+++ MATERIAL FOR THIS EXERCISE +++

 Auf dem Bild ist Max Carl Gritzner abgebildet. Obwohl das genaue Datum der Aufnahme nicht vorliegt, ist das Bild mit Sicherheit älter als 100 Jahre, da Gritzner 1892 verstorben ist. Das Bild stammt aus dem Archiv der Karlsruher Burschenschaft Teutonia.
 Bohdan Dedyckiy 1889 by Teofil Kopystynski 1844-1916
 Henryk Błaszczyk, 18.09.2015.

+++
+++ MATERIAL FOR THIS EXERCISE +++

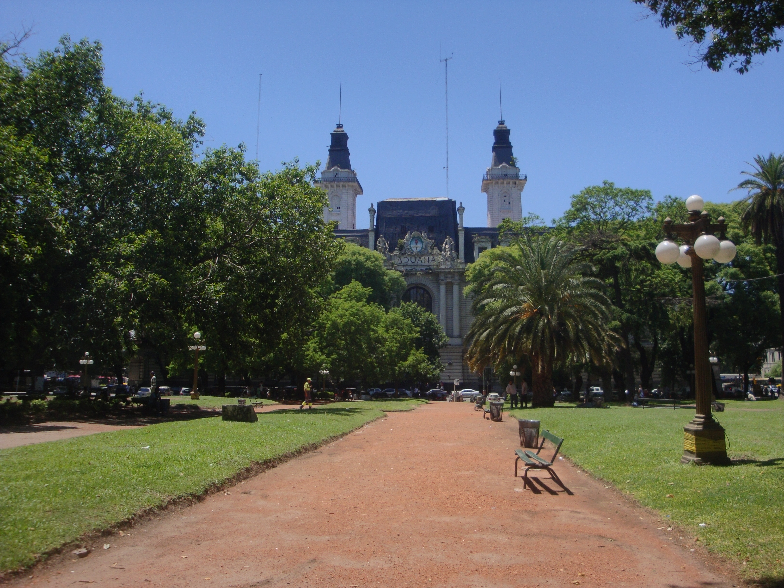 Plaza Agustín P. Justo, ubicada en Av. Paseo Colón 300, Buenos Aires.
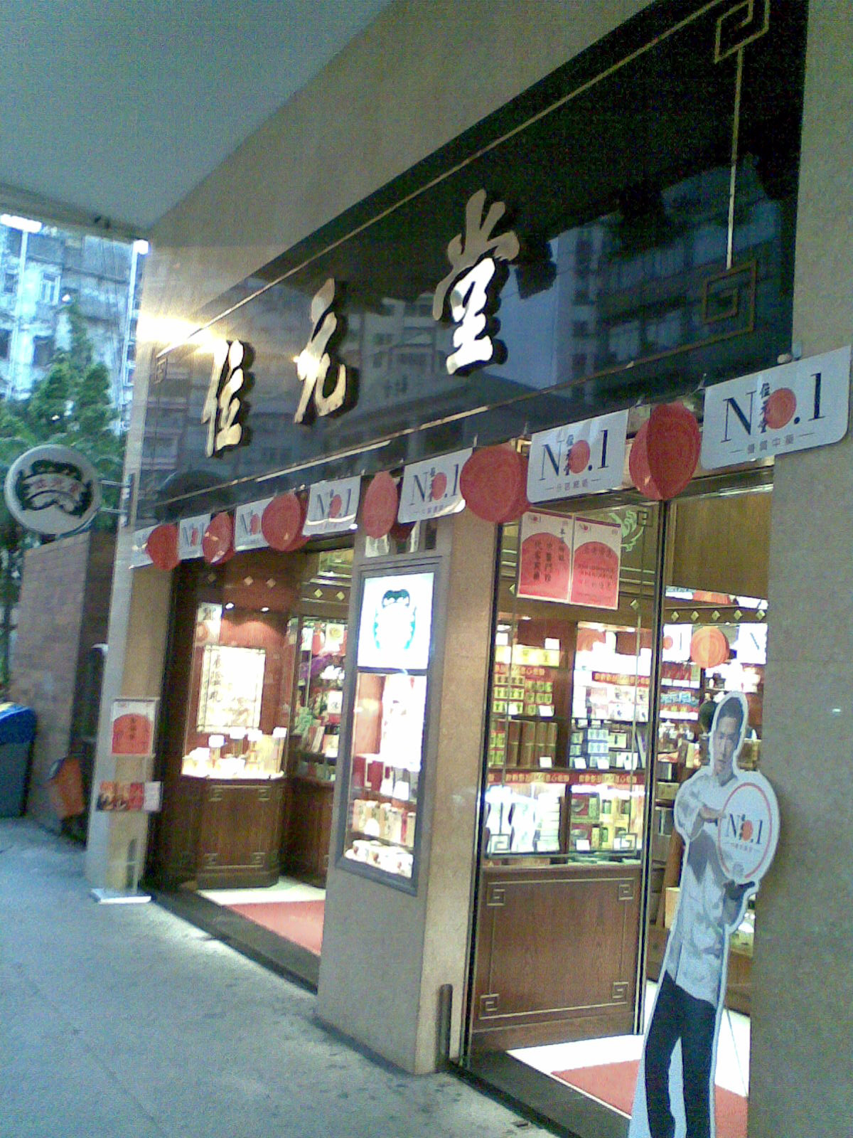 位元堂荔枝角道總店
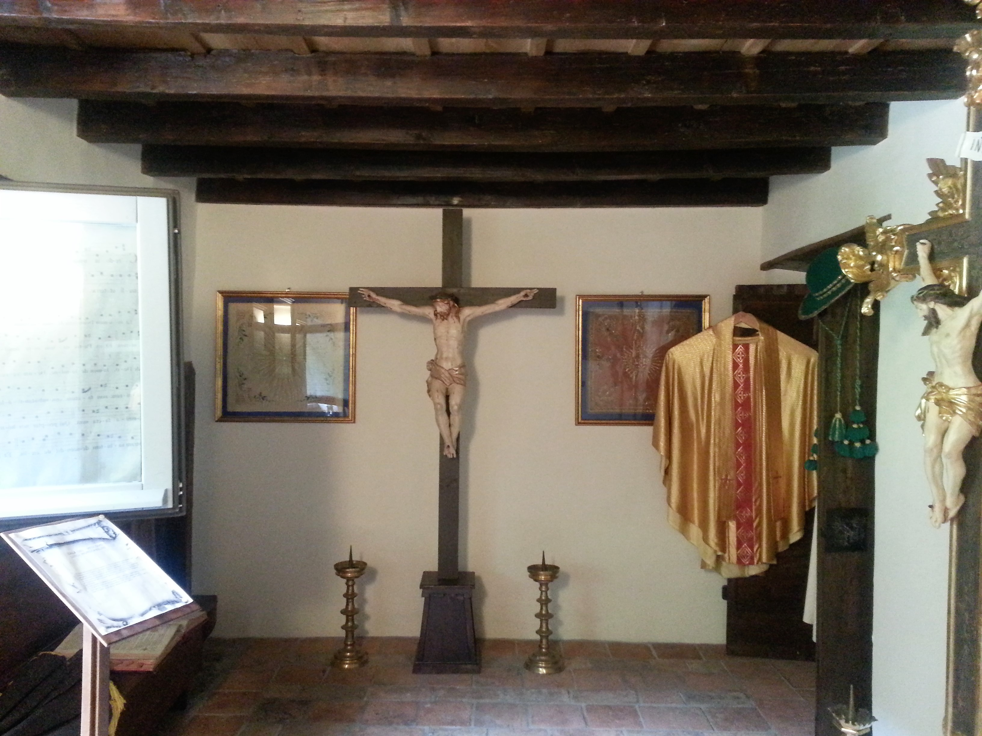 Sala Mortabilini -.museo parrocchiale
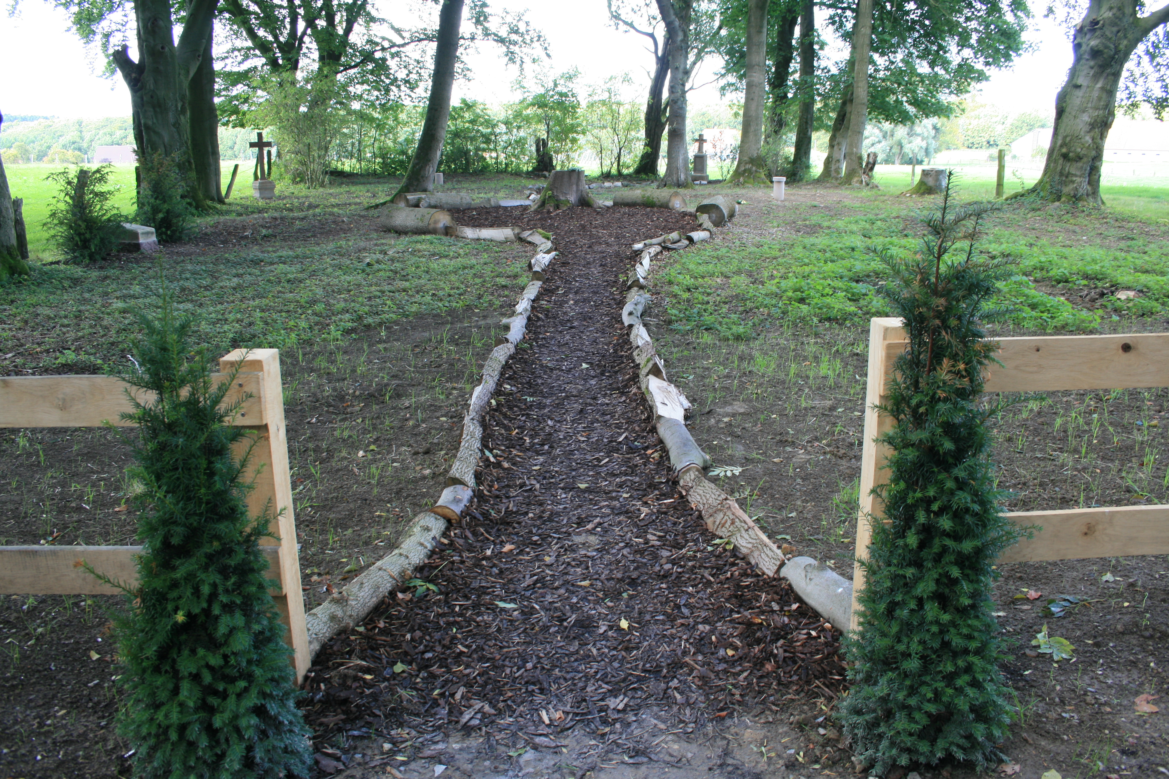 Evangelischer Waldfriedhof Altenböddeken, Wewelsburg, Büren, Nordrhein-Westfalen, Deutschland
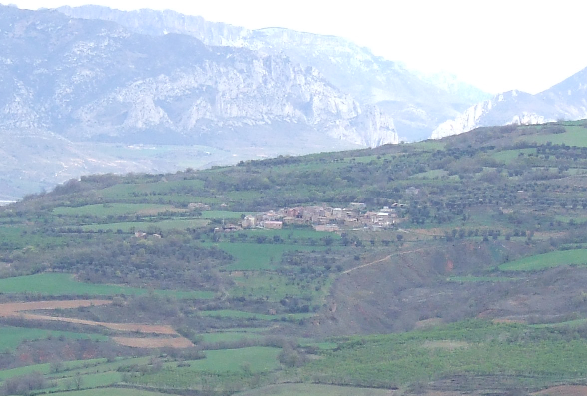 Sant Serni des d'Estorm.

+++
+++ MATERIAL FOR THIS EXERCISE +++

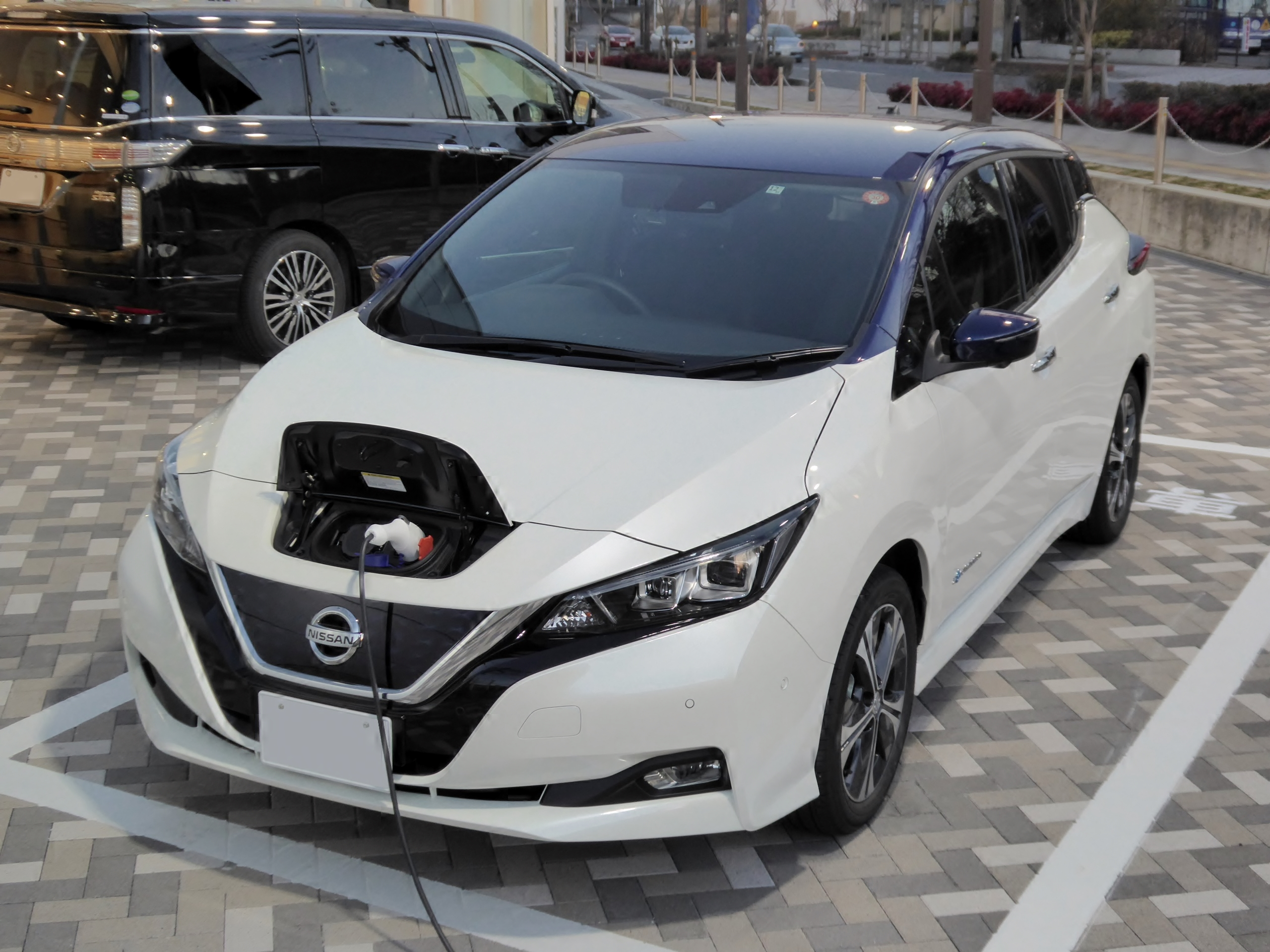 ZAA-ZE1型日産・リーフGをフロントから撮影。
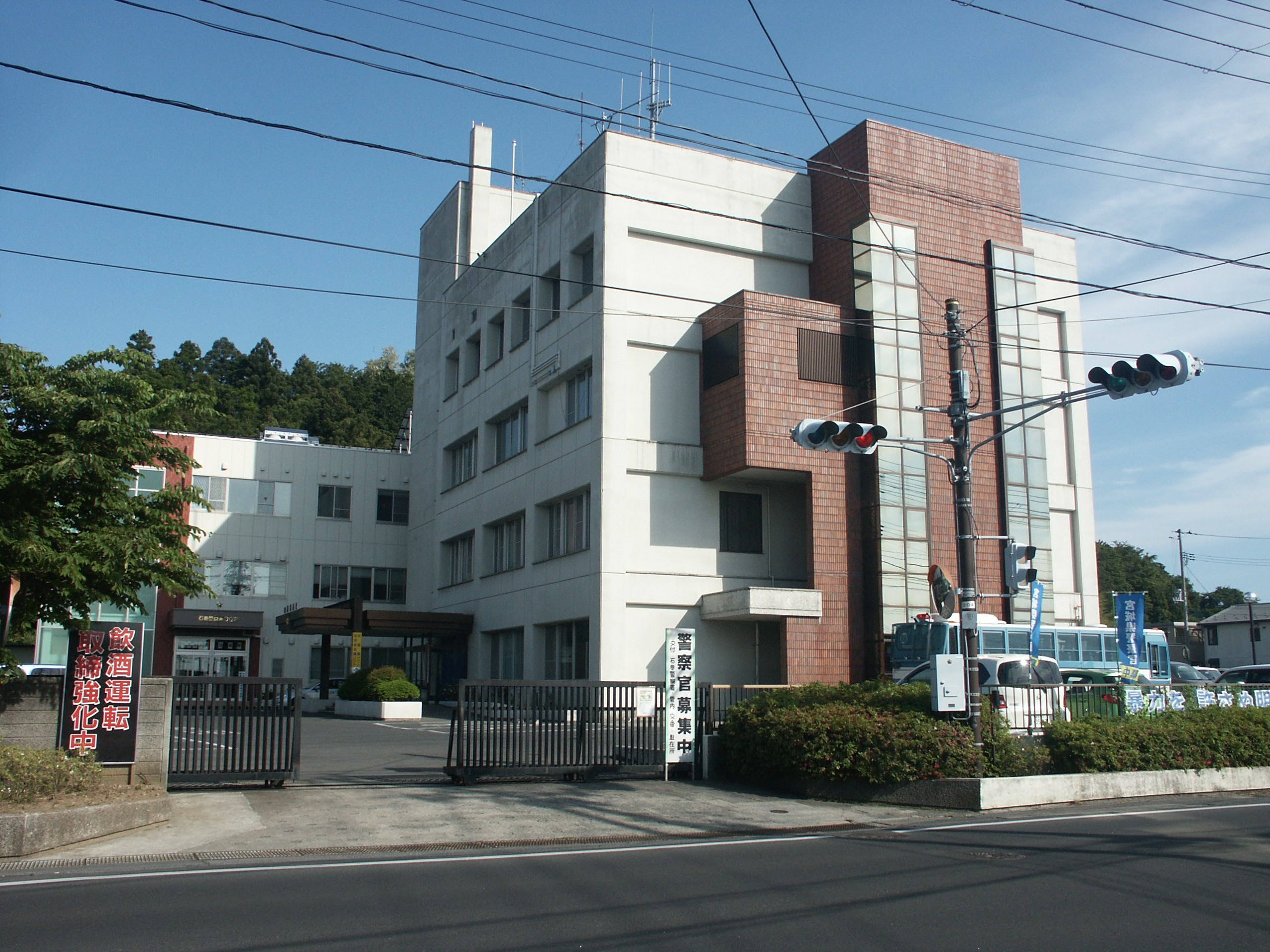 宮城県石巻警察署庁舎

+++

» **GOAL OF THE EXERCISE**
Without the pictures, give again exactly the lines above starting at the line containing "Sala Mortabilini -.museo parrocchiale" and ending at the line containing "Sant Serni des d'Estorm.".

» **EXERCISE RESULT**
 Sala Mortabilini -.museo parrocchiale
 Evangelischer Waldfriedhof Altenböddeken, Wewelsburg, Büren, Nordrhein-Westfalen, Deutschland
 Sant Serni des d'Estorm.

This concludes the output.